WWW-Authenticate: PrivateToken challenge=abc..., token-key=123...

Redeeming a token

A client will check the challenge for its trustworthiness. If it does not check out, they will ignore the challenge. Bob can generate multiple tokens at a time, and then cache these for future accesses. For example, Bob could produce 100 tokens to identify his mobile device and redeem them for each access to a site. This will reduce the overhead of re-attestation. These cached tokens must match the token_type, the issuer_name, the redemption_context, and origin_info. The redemption_context field is contained within the challenge from Alice. Each token, though, has a unique client nonce.

The token that is returned thus has a 16-bit token type value (and which matches the challenge), a 32-byte nonce value (and is a random value), a 32 byte challenge digest (and which is the SHA-256 hash of the original challenge), along with the token key ID (as defined by the token type) and authenticator (as defined by the token type).

Privacy Pass For Anonymization

A demo of the method I will present is [here].

With the Tor network, privacy is seen as the core attribute. But what happens when a user is faced with a CAPTCHA challenge? Well, Tor users use the VOPRF (Verifiable Oblivious Pseudo-Random Function) method to bypass these, and thus preserve a user’s privacy. Within this system, the client connects to an edge server (E) with content. The server then sends a CAPTCHA challenge to the client, and if they solve it, E sends back n blinded values (tokens) which can be used in the future for the same site. When the client reconnects, it will use one of the previously generated values to re-authenticate (and without the user being faced with a challenge).

Cloudflare — in collaboration with Royal Holloway and the University of Waterloo — have built on the method used by Tor and has released Privacy Pass. This is a method of identifying a person as a human while preserving your privacy. It does this with zero-knowledge proof (ZPK) methods and which are used to anonymously identify users across a number of sites, and where they are not tracked. This method is defined in a paper [here] and can now be added to Chrome [here] and Firefox:

This method stops companies such as Google in cross-correlating Internet activity across different sites and aims to provide a credible method of proving that you are a human and not a bot.

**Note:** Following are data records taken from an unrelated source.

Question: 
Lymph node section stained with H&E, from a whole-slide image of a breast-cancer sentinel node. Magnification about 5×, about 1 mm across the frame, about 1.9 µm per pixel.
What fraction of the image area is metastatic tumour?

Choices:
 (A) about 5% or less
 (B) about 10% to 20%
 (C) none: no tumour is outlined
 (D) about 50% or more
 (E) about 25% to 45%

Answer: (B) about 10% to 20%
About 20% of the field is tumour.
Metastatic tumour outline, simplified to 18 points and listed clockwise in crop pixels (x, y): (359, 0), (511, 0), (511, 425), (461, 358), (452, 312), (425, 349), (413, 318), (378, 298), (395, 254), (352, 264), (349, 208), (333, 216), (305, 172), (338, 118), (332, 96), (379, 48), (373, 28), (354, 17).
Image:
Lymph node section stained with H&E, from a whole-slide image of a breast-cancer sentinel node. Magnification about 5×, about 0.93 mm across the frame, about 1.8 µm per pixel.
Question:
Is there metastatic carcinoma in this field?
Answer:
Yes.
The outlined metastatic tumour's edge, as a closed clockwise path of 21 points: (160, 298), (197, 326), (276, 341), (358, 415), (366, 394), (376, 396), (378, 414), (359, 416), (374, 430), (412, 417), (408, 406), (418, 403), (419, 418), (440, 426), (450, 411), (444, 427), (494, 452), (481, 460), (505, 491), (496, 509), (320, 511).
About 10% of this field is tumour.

Overall Cloudflare defines the key tensions between accessibility, security and convenience, and hope that the pass system can overcome these tensions. In order to differentiate between a bot and a human, the Cloudflare challenge system uses a cookie (CF_CLEARANCE) set on the domain. This cookie is not tied to the user’s identity, but to a bot challenge, they have solved in the past.

  1. Person sends Request.
  2. Server responds with a challenge.
  3. Person sends solution.
  4. Server responds with set-cookie and bypass cookie.
  5. Person sends new request with cookie.
  6. Server responds with content from origin.

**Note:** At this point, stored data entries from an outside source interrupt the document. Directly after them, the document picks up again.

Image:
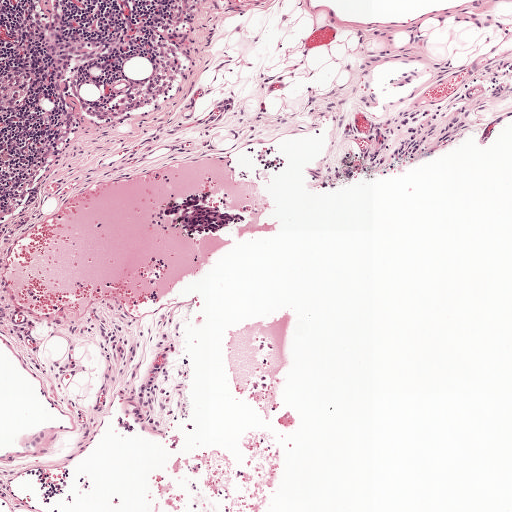
This is a crop of a whole-slide image: an H&E-stained breast-cancer sentinel lymph node section at roughly 5× magnification (about 1.9 µm per pixel; the crop spans about 1 mm).
Question:
Which parts of this field are metastatic tumour? Answer with the outline of each region, in pixels.
Answer:
Outlines of two tumour regions, largest first (closed clockwise paths, crop pixels): region 1: (190, 192), (232, 192), (238, 202), (247, 206), (246, 223), (220, 234), (177, 236), (153, 225), (151, 220), (155, 209), (164, 199); region 2: (271, 157), (280, 157), (285, 162), (282, 169), (273, 172), (264, 169), (260, 161).
The annotated tumour makes up under 5% of the crop.
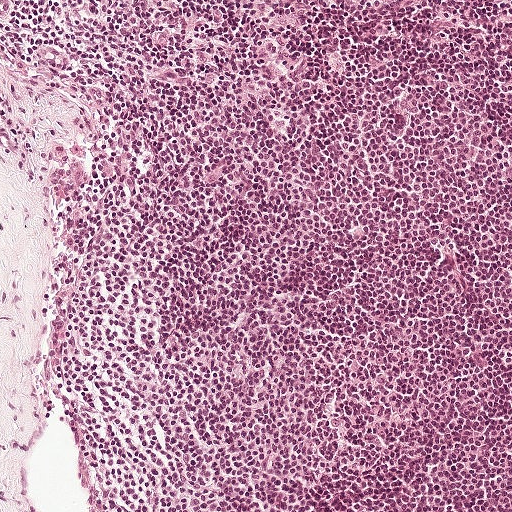
A 0.5-mm field of an H&E-stained sentinel lymph node from a breast-cancer patient (whole-slide image), shown at about 10×, about 0.97 µm per pixel.
Question: Does this lymph node field contain metastatic tumour?
Answer: No, this field holds no outlined metastasis.
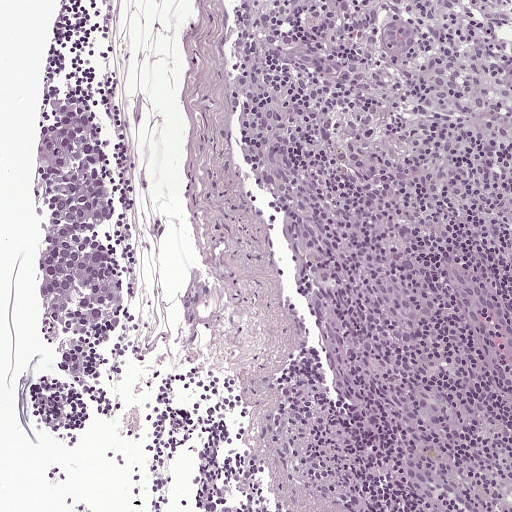
A 0.5-mm field of an H&E-stained sentinel lymph node from a breast-cancer patient (whole-slide image), shown at about 10×, about 0.97 µm per pixel.
Question: Outline the metastatic carcinoma in this image, as closed paths of (x, y) pixel coordinates.
Answer: Metastatic tumour outline, simplified to 19 points and listed clockwise in crop pixels (x, y): (67, 90), (88, 101), (100, 125), (106, 172), (114, 190), (114, 211), (96, 224), (118, 286), (116, 307), (88, 343), (86, 365), (72, 380), (42, 316), (32, 269), (43, 222), (32, 155), (34, 134), (53, 123), (50, 102).
The annotated tumour makes up about 5% of the crop.

The zero-knowledge privacy method that has been used is Elliptic Curve Verifiable Oblivious Pseudo-Random Function (EC-VOPRF) [here].

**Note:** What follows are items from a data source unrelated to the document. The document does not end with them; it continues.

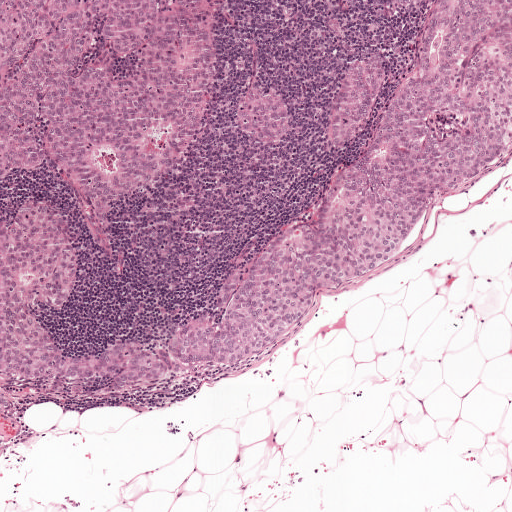
H&E-stained section of a sentinel lymph node (breast cancer), from a whole-slide image, viewed at about 5×: the field is about 1 mm across, about 1.9 µm per pixel.
Five metastatic tumour regions, each outlined as a closed clockwise path in crop pixels (x, y), largest first: region 1: (435, 0), (511, 0), (511, 146), (433, 205), (392, 262), (315, 293), (254, 359), (125, 400), (56, 399), (10, 384), (15, 412), (0, 413), (0, 216), (5, 222), (37, 197), (72, 224), (75, 292), (59, 308), (36, 304), (70, 351), (182, 324), (244, 256), (322, 206), (362, 149); region 2: (0, 0), (221, 0), (219, 86), (195, 156), (181, 174), (121, 210), (98, 212), (78, 201), (52, 164), (2, 179); region 3: (373, 49), (386, 59), (385, 74), (360, 130), (350, 142), (336, 147), (322, 141), (333, 96), (348, 69); region 4: (254, 84), (269, 87), (281, 95), (287, 108), (288, 123), (282, 138), (269, 145), (254, 142), (242, 134), (233, 121), (232, 106), (242, 93); region 5: (377, 0), (421, 0), (414, 8), (391, 8).
About 40% of this field is tumour.
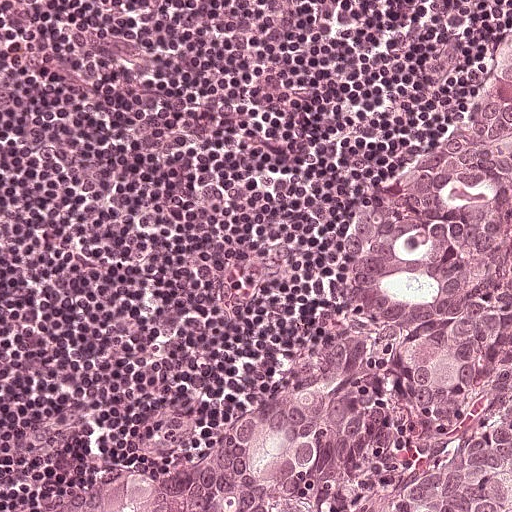
H&E-stained section of a sentinel lymph node (breast cancer), from a whole-slide image, viewed at about 20×: the field is about 0.25 mm across, about 0.49 µm per pixel.
The outlined metastatic tumour's edge, as a closed clockwise path of 8 points: (509, 80), (511, 511), (63, 511), (102, 476), (202, 430), (292, 368), (341, 314), (438, 148).
About 30% of this field is tumour.
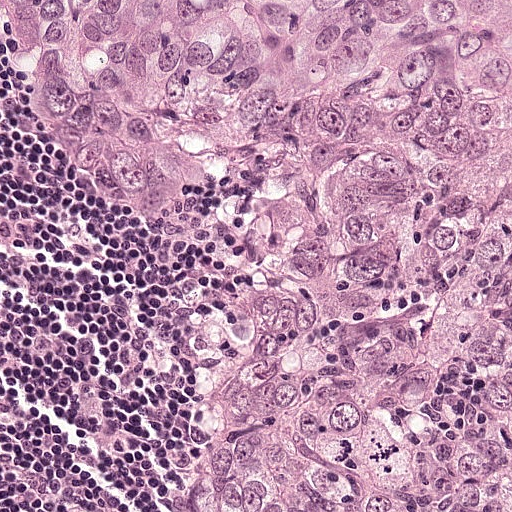
A 0.25-mm field of an H&E-stained sentinel lymph node from a breast-cancer patient (whole-slide image), shown at about 20×, about 0.49 µm per pixel.
The outlined metastatic tumour's edge, as a closed clockwise path of 11 points: (0, 0), (511, 0), (511, 511), (159, 511), (186, 444), (199, 344), (264, 178), (194, 244), (140, 239), (75, 213), (20, 144).
About 75% of this field is tumour.
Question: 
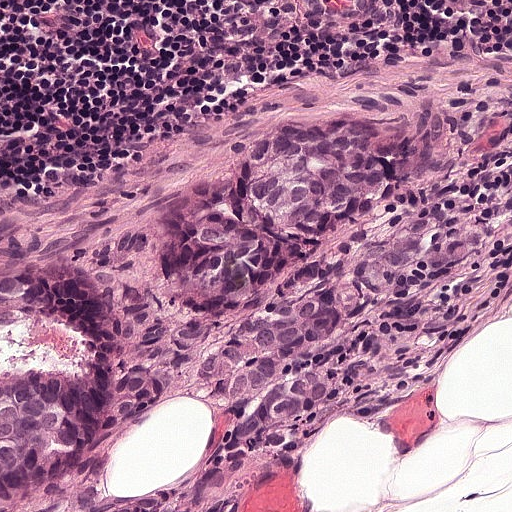
H&E-stained section of a sentinel lymph node (breast cancer), from a whole-slide image, viewed at about 20×: the field is about 0.25 mm across, about 0.49 µm per pixel.
About how much of this crop is taken up by metastatic carcinoma?

Choices:
 (A) none: no tumour is outlined
 (B) about 25% to 45%
 (C) about 50% or more
 (D) about 10% to 20%
 (E) about 5% or less

Answer: (B) about 25% to 45%
About 35% of the field is tumour.
One metastatic tumour region; its boundary, reduced to 23 corners and listed clockwise: (284, 126), (403, 132), (428, 212), (408, 264), (325, 332), (322, 397), (298, 420), (256, 425), (199, 373), (99, 456), (94, 485), (138, 509), (218, 460), (233, 483), (219, 511), (0, 511), (0, 236), (78, 276), (108, 310), (120, 357), (158, 338), (178, 304), (170, 204).
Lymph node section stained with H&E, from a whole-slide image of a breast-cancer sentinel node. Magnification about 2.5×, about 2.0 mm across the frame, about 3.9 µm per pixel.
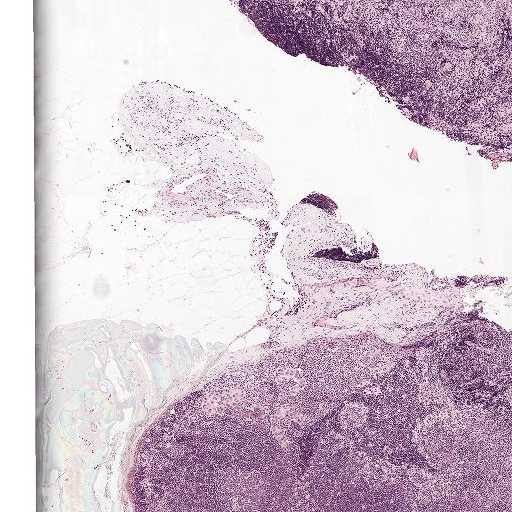
Question: Outline the metastatic carcinoma in this image, as closed paths of (x, y) pixel coordinates.
Answer: Boundaries of seven metastatic tumour regions, simplified and listed clockwise, largest first: region 1: (238, 385), (243, 389), (244, 394), (241, 402), (232, 408), (224, 411), (222, 415), (208, 415), (202, 412), (202, 401), (205, 395), (219, 386), (225, 388); region 2: (276, 368), (295, 368), (300, 370), (306, 380), (305, 387), (293, 394), (290, 394), (288, 391), (296, 383), (295, 380), (289, 378), (282, 385), (277, 385), (273, 379); region 3: (296, 404), (297, 411), (302, 413), (303, 416), (303, 421), (297, 423), (286, 418), (281, 420), (275, 419), (274, 415), (276, 411), (283, 405); region 4: (269, 424), (282, 427), (285, 429), (285, 446), (284, 449), (280, 448), (271, 430), (267, 427); region 5: (370, 352), (378, 352), (379, 353), (379, 356), (376, 359), (371, 362), (366, 362), (361, 362), (360, 360), (361, 357); region 6: (377, 383), (378, 386), (379, 391), (378, 392), (374, 393), (369, 393), (365, 392), (364, 389), (366, 387), (371, 387), (374, 386), (375, 384); region 7: (367, 339), (374, 339), (382, 342), (384, 345), (384, 347), (382, 347), (378, 347), (375, 345), (372, 344), (367, 340).
The annotated tumour makes up under 5% of the crop.
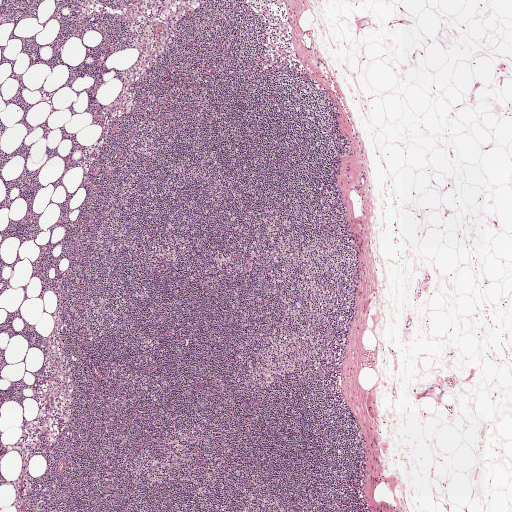
This is a crop of a whole-slide image: an H&E-stained breast-cancer sentinel lymph node section at roughly 2.5× magnification (about 3.9 µm per pixel; the crop spans about 2.0 mm).
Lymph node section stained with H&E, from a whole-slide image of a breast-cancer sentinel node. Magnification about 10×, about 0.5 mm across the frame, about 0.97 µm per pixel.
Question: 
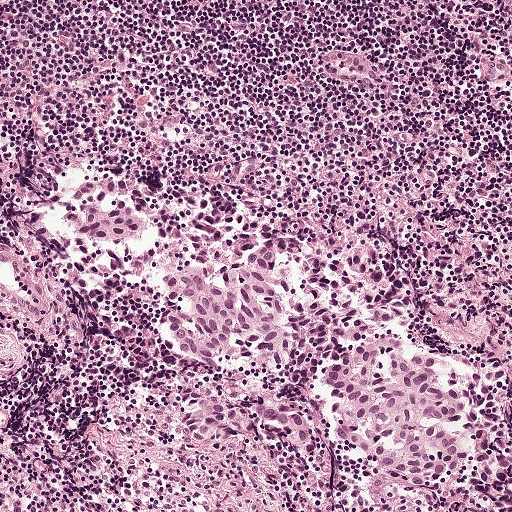
Estimate the proportion of this field that is metastatic tumour.

Choices:
 (A) about 5% or less
 (B) about 50% or more
 (C) none: no tumour is outlined
 (D) about 10% to 20%
 (E) about 25% to 45%

Answer: (E) about 25% to 45%
About 25% of the field is tumour.
Boundaries of two metastatic tumour regions, simplified and listed clockwise, largest first: region 1: (86, 176), (160, 181), (192, 204), (325, 231), (386, 264), (407, 291), (397, 324), (506, 397), (505, 473), (484, 480), (474, 445), (441, 483), (386, 476), (343, 436), (331, 380), (306, 391), (251, 360), (215, 372), (174, 348), (162, 289), (93, 269), (65, 230), (59, 209); region 2: (205, 392), (218, 392), (240, 402), (294, 405), (312, 417), (313, 428), (309, 444), (302, 450), (296, 450), (262, 432), (227, 434), (218, 438), (191, 437), (186, 429), (184, 417), (190, 410), (200, 404).

When a client wants to identify itself, it creates 30 random numbers (x1 to x30) and then hashes these onto an elliptic curve (P-256) (X1 … X30)). These are then blinded by a value (b) by multiplying the points. These are then sent to the server with the CAPTCHA challenge solution. These points are then sent back and multiplied by the private key of the server (k). The resulting pairs [xn,kXN] are then passed when a puzzle needs to be solved. The 30 random numbers will then generate 30 passes:

Within the browser, the user then builds up a challenge solution and gains credits. In the following, I have generated 60 passes by solving two CAPTCHAs exercises:

Every time we use a pass it will run the credit down. If the user runs low, they can regenerate the passes.

Conclusions

After 40 years of a terrible Internet which lacks any real trust, we finally move to a new world where we can trust devices and people. We increasingly use mobile devices to access remote sites, but these are not fit for CAPTCHA challenges. And, so, we finally are moving into an Internet, where trust is integrated and seemless.